Tremendous Gamma-Ray
Flare Blasts Earth
Donald Savage
Headquarters, Washington, DC Sept. 29, 1998
(Phone: 202/358-1547)
Tim Tyson
Marshall Space Flight Center, Huntsville, AL
(Phone: 256/544-0994)
RELEASE: 98-172
TREMENDOUS GAMMA-RAY FLARE BLASTS EARTH
An intense wave of gamma rays, emanating from a catastrophic
magnetic flare on a mysterious star 20,000 light years away,
struck the Earth's atmosphere on August 27, 1998, providing
important clues about some of the most unusual stars in the
Universe. Scientists said the gamma radiation posed no health
risk to humans.
The wave hit the night side of the Earth and ionized (or
knocked electrons out of) the atoms in the upper atmosphere to a
level usually seen only during daytime. This astonishing blast of
ionization was detected by Prof. Umran Inan of Stanford
University. "It is extremely rare for an event occurring outside
the solar system to have any measurable effect on the Earth," Inan
said. It was so powerful that it blasted sensitive detectors to
maximum or off-scale on at least seven scientific spacecraft in
Earth orbit and around the solar system.
The wave of radiation emanated from a newly discovered type
of star called a magnetar. Magnetars are dense balls of super-
heavy matter, no larger than a city but weighing more than the
Sun. They have the greatest magnetic field known in the Universe,
so intense that it powers a steady glow of X-rays from the star's
surface, often punctuated by brief, intense gamma-ray flashes, and
occasionally by cataclysmic flares like the one observed on August
27. Astronomers think that all these effects are caused by an
out-of-control magnetic field -- a field capable of heating,
mixing, and sometimes cracking the star's rigid surface to bits.
In June a team of scientists led by Dr. Chryssa Kouveliotou
of NASA's Marshall Space Flight Center in Huntsville, AL, used
NASA's Compton Gamma Ray Observatory to detect a series of about
50 flashes from the star, a type called a Soft Gamma Repeater
(SGR), known as "SGR1900+14" in the constellation Aquila. During
the flashing episode, Kouveliotou's team, in collaboration with
Dr. Tod Strohmayer and his colleagues at NASA's Goddard Space
Flight Center, Greenbelt, MD, pointed sensitive X-ray detectors
aboard NASA's Rossi X-ray Timing Explorer satellite toward the
star. They found faint X-rays coming from the star, which pulsed
regularly in intensity every 5.16 seconds.

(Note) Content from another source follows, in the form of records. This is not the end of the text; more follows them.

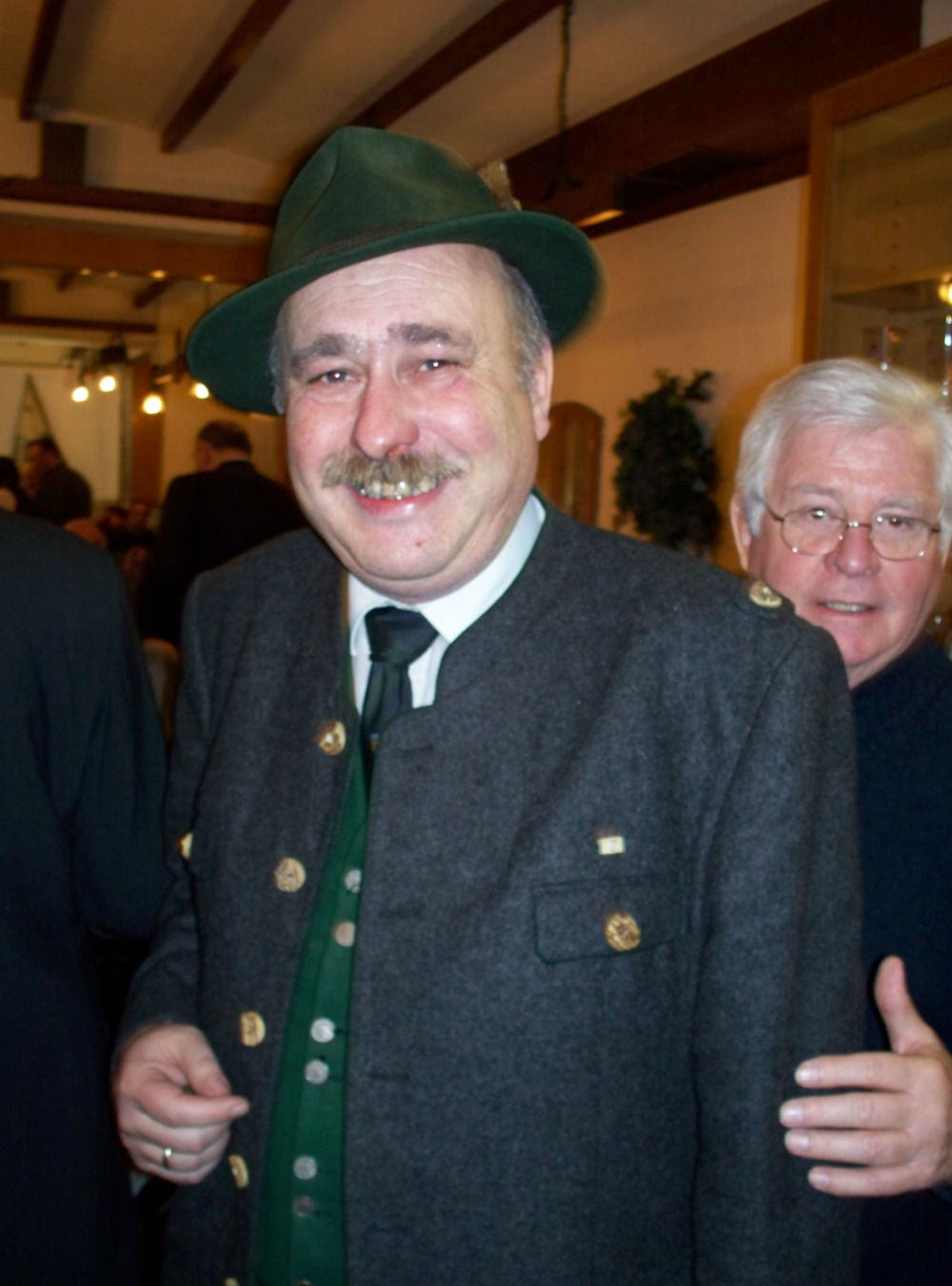 Hubert Dorn nach seiner Rede am Politischen Aschermittwoch der Bayernpartei in Vilshofen an der Donau im Jahr 2011.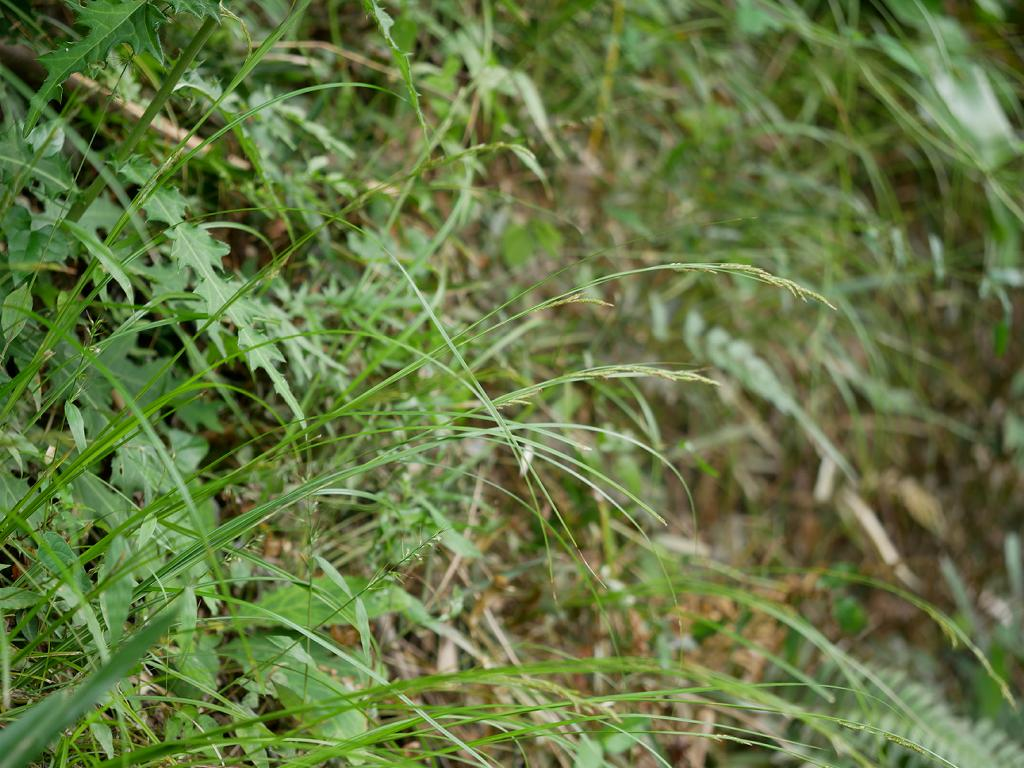 2019/09/29 和歌山県田辺市：Tanabe City. Wakayama Pref. Japan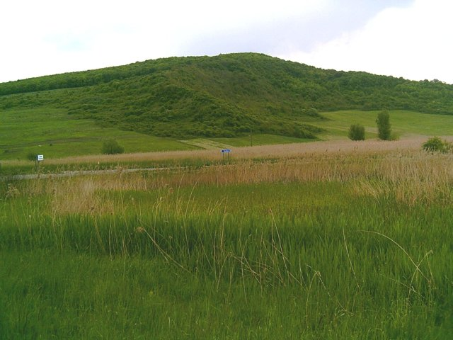 Tájkép Pókán (Erdély)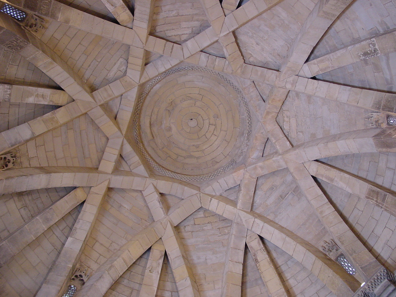 Bóveda de Torres del Río en Navarra (España). Bóveda de arcos entrecruzados de origen musulmán. Autor: Lourdes Cardenal, mayo de 2004.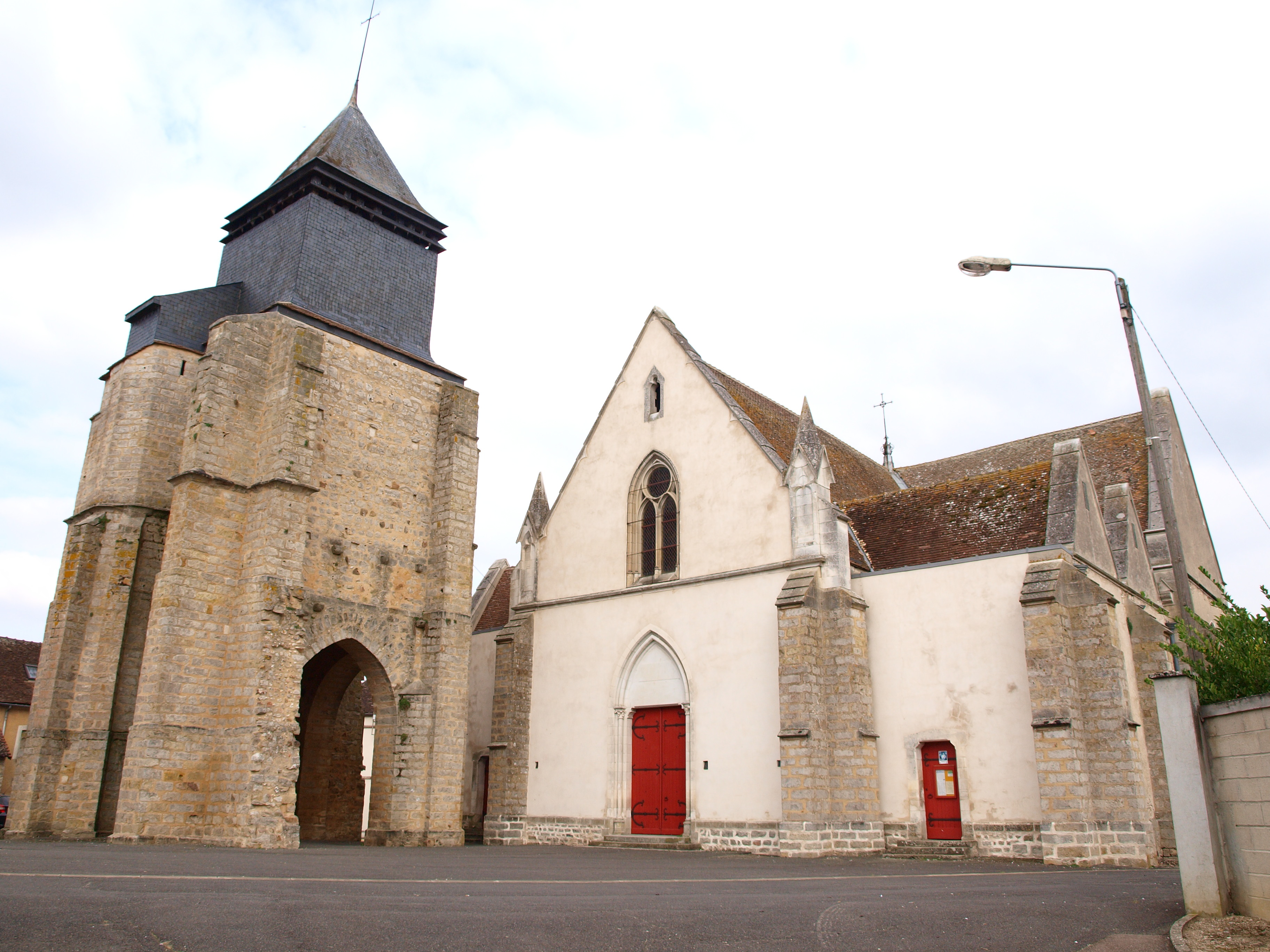 Malay-le-Grand (Yonne, France) ; église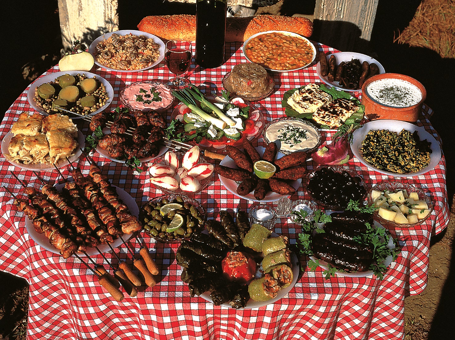 Vin et gastronomie chypriotes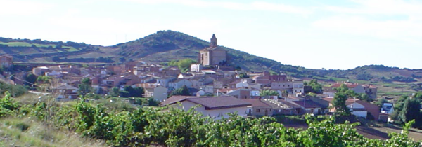 Vista de la población Española de Ventosa (La Rioja)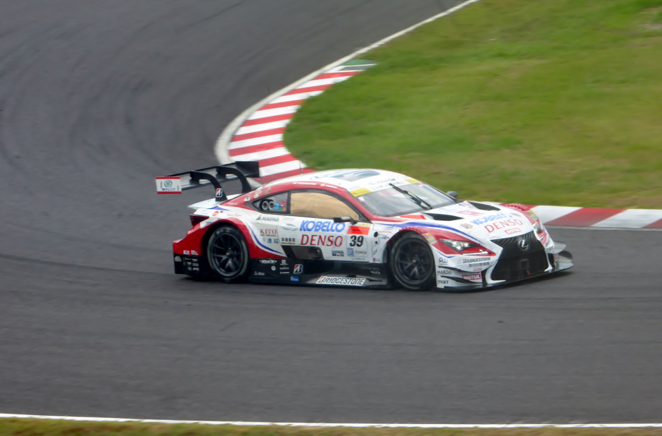 2016年鈴鹿1000㎞における39号車DENSO KOBELCO SARD RC Fを撮影。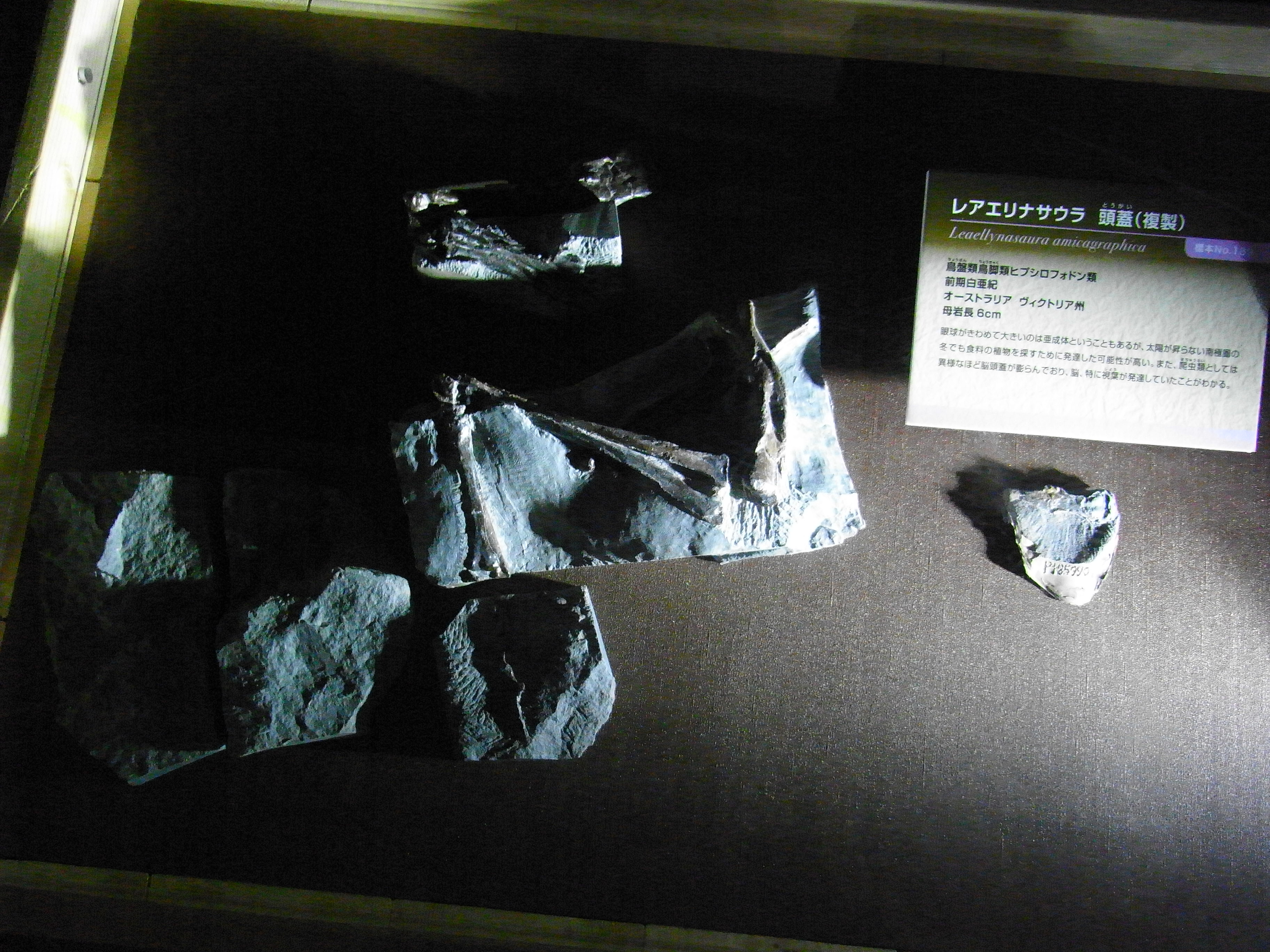 複製ですが。

These 5.16-second pulses already had been detected in April,
when Dr. Kevin Hurley, University of California, Berkeley, aimed
the Japanese/NASA Advanced Satellite for Cosmology and
Astrophysics (ASCA) at the star. Comparisons of the ASCA and RXTE
data showed that the X-ray pulses were gradually slowing down.
The finding implies that the Soft Gamma Repeater has a
magnetic field about 800 trillion times stronger than Earth's
magnetic field, and about 100 times stronger than any found
anywhere in the Universe. Kouveliotou and her team had earlier
found that another SGR was also a magnetar. This was exactly what
Dr. Robert Duncan, University of Texas, Austin, and Dr.
Christopher Thompson, University of North Carolina, Chapel Hill,
predicted in 1992 when they originated the "magnetar" theory.
Before the NASA team could announce these conclusions,
SGR1900+14 emitted the tremendous flare of August 27, which was
observed by almost every spacecraft with a high-energy radiation
detector in space.
"Magnetars seem to answer several mysteries about the
structure and evolution of stars," said Kouveliotou. "We think
magnetars spend their first 10,000 years as Soft Gamma Repeaters.
As they weaken with age and slow their rotation, they become
Anomalous X-ray Pulsars -- stars that do not have enough 'juice'
to flash anymore, but which emit a steady flow of X-rays for
perhaps another 30,000 years. After that, they fade to black and
drift for eternity through the heavens. The absence of observable
pulsars in some supernova remnants just means that the pulsar's
lights have gone out sooner than we expected."
A magnetar forms from the explosion, or supernova, of a
very large, ordinary star. The star's heavy center collapses
under its own gravity into a dense ball of super-compressed matter
12 miles across. This "neutron star" consists mostly of neutrons
in a dense fluid, but the outer layers solidify into a rigid crust
of atoms about 1 mile deep, with a surface of iron.
Even with this solid crust, a magnetar is incredibly
unstable. Almost unimaginable magnetic fields, about 800 trillion
times that of Earth's, cause the crust to crack and ripple in
powerful starquakes. The energy released in these explosive
starquakes streams out into space as intense flashes of gamma-
rays. In the August 27 flare, pure magnetic energy was also
released, as the star's entire crust was broken to bits.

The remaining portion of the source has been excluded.